An Abdullah Abdullah-led government would have strained relations with Pakistan because he primarily represents tribes and interests that are suspicious of the Pashtuns and deeply suspicious of Pakistani intelligence meddling.

Ukraine: President Petro Poroshenko was sworn into office on 7 June. In his speech he said that Ukraine would never give up Crimea and would not stop seeking closer ties with the West. He also promised to end operations against the eastern separatists this week.

Comment: The separatists rejected an offer of a ceasefire and appear to have launched a counter-offensive. Most cities in Luhansk and Donetsk regions reported attacks by separatist forces. They included Mariupol, on the southern coast. Forces loyal to the Kyiv regime supposedly had regained control of the city last month.

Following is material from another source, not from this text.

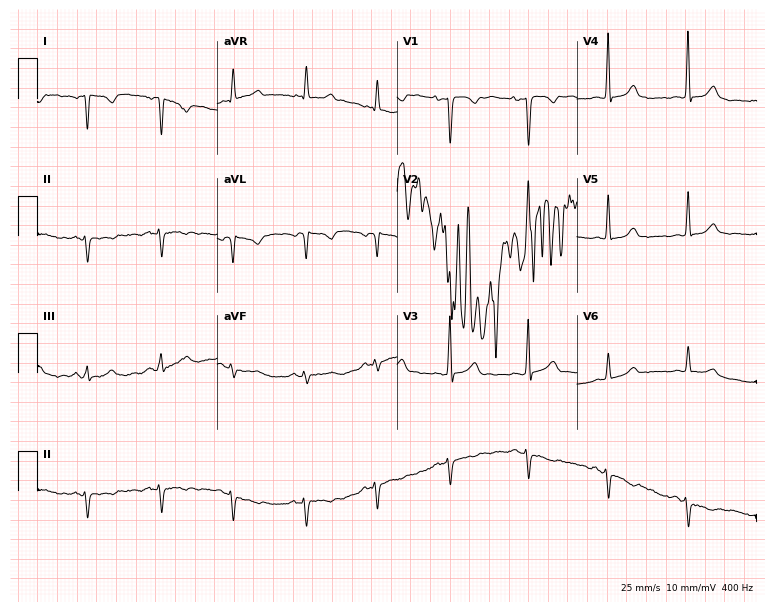
Electrocardiogram, a female patient, 44 years old. Of the six screened findings (first-degree AV block, right bundle branch block, left bundle branch block, sinus bradycardia, atrial fibrillation, sinus tachycardia), none is recorded.

Egypt: On 8 June Retired Field Marshal Abdel Fattah al-Sisi was sworn in as president before the Supreme Constitutional Court in Cairo. In a speech on Sunday evening, he promised no reconciliation with criminals or with people who incited violence against civilians.

Comment: Al-Sisi's tone was stern and the message was directed at the Muslim Brotherhood. His priority is internal security, as the foundation of comprehensive development. His language suggests he considers himself as having saved the nation. There will be no outreach to his opponents.